Amid the lush beauty and black, sandy beaches of the cash-strapped island of Dominica, Venezuelan President Hugo Chavez is providing free cooking gas to the poor, financing a coffee treatment plant and constructing an oil-storage facility.
Fewer than 160 miles south, in St. Vincent and the Grenadines, the self-described socialist revolutionary is providing millions of dollars' worth of equipment to construct a new international airport.
As Chavez expands his sphere of influence into the Caribbean, many of its leaders are quietly voicing discomfort, worried that it is a distraction that could undermine a decades-long effort to unite the community of 15 mostly English-speaking Caribbean nations into a single, influential economic trade bloc.

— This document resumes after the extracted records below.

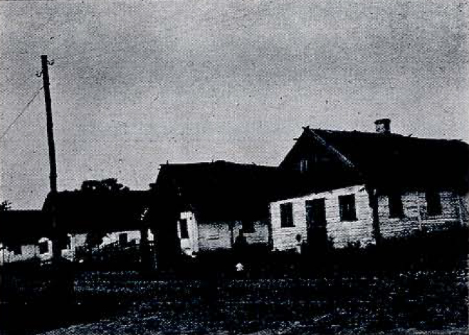 Беларуская (тарашкевіца): Забалаць (Zabałać)
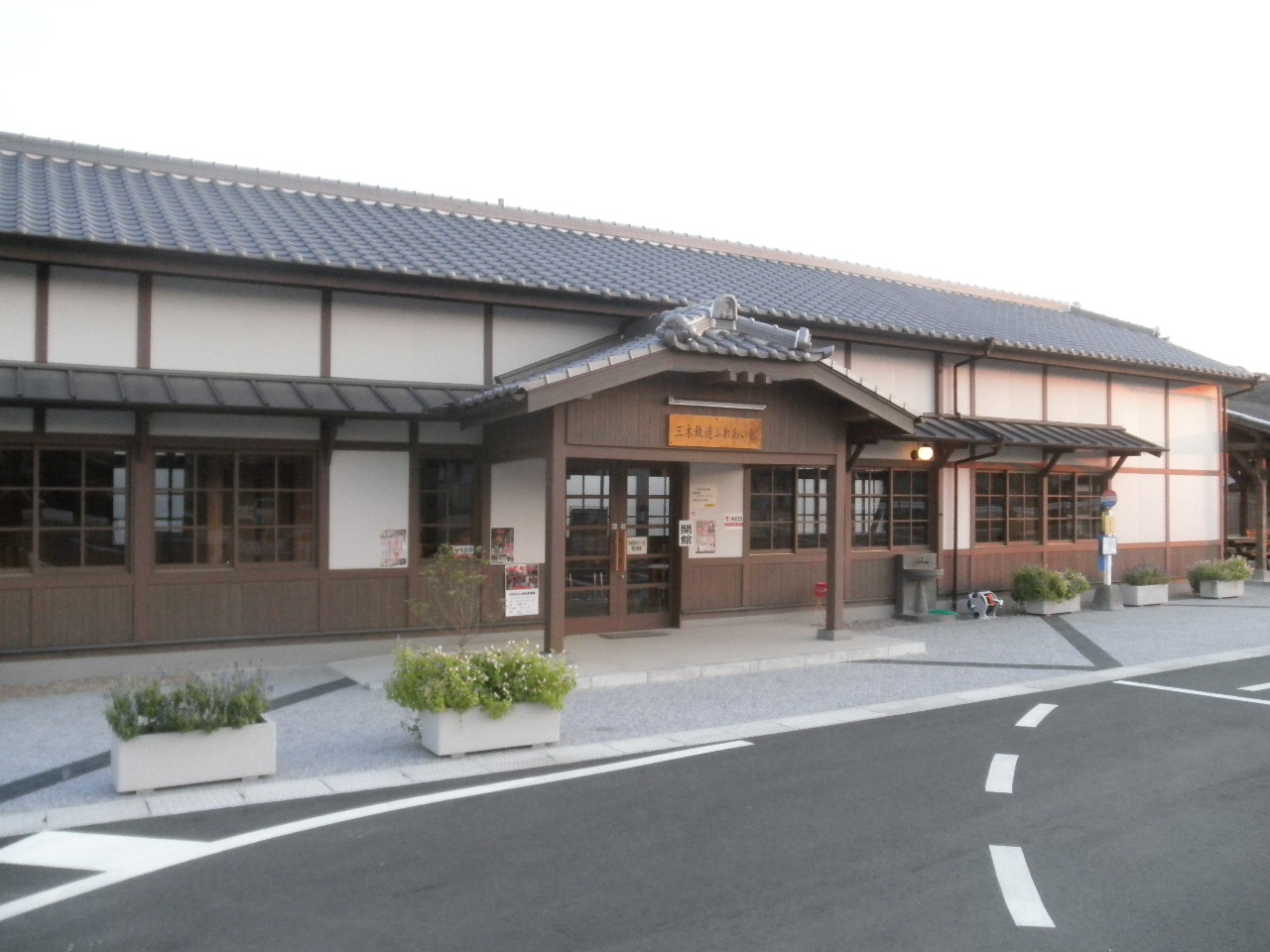 三木鉄道記念公園
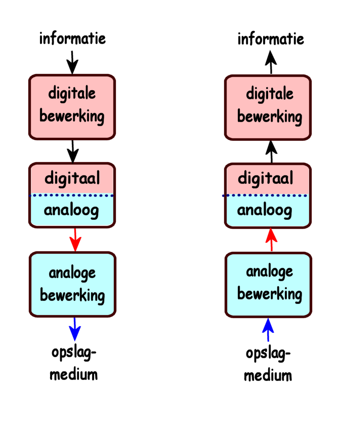 Gelaagde structuur digitale opslag
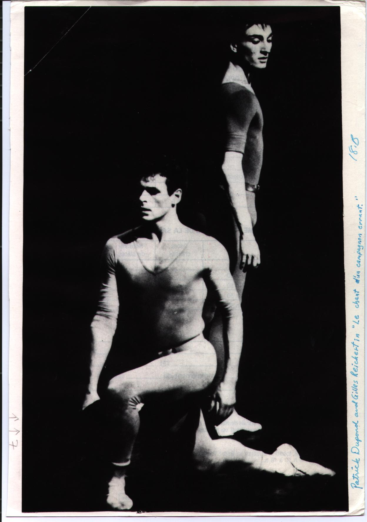 Ballet « Le Chant du Compagnon Errant » de Maurice Bejart - 1987
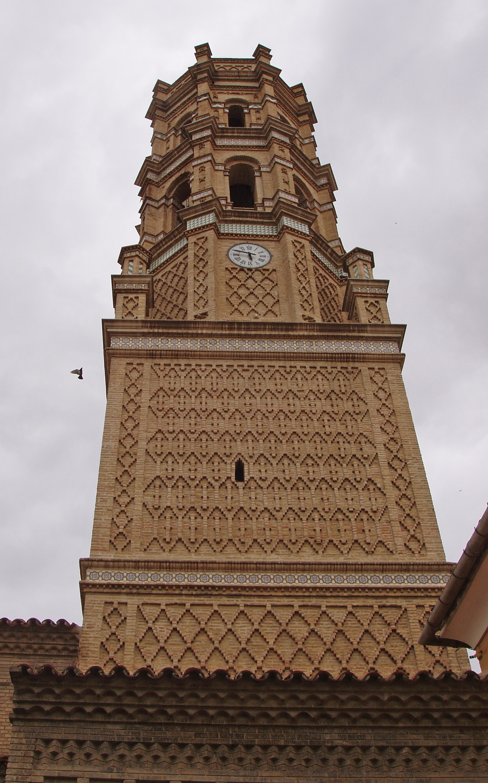 Torre mudéjar de la iglesia de Villamayor de Zaragoza (Zaragoza, España)
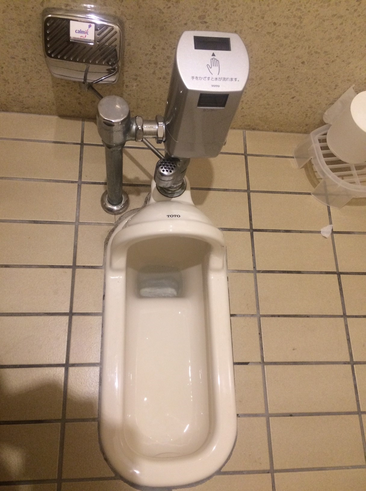 TOTO C375V+Calmic-MK-7
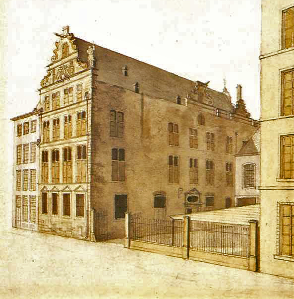 Haus der Fassbinderzunft, Köln. Das Gebäude am Filzengraben wurde um 1539 errichtet

Two weeks ago, Antigua and Barbuda became the third member of the Caribbean Community (CARICOM), after Dominica and St. Vincent and the Grenadines, to join Chávez's Bolivarian Alternative of the Americas (ALBA) bloc.
Trinidad and Tobago Prime Minister Patrick Manning said at a CARICOM summit here that an alliance of the three countries with ALBA – a fourth, he adds, is considering joining is a "new development that has to be examined."
The growing concerns come as the mostly tourist-dependent Caribbean nations desperately search for ways to stave off economic peril in the wake of the spreading global financial crisis, and frustrations building within their own ranks over the slow pace of progress in creating what is to be a European Union-type economic model – allowing for the free movement of goods, services and labor across the region.
It also comes as leaders question Chávez's motives and his proposal that the ALBA bloc of mostly leftist radical countries form a joint military alliance.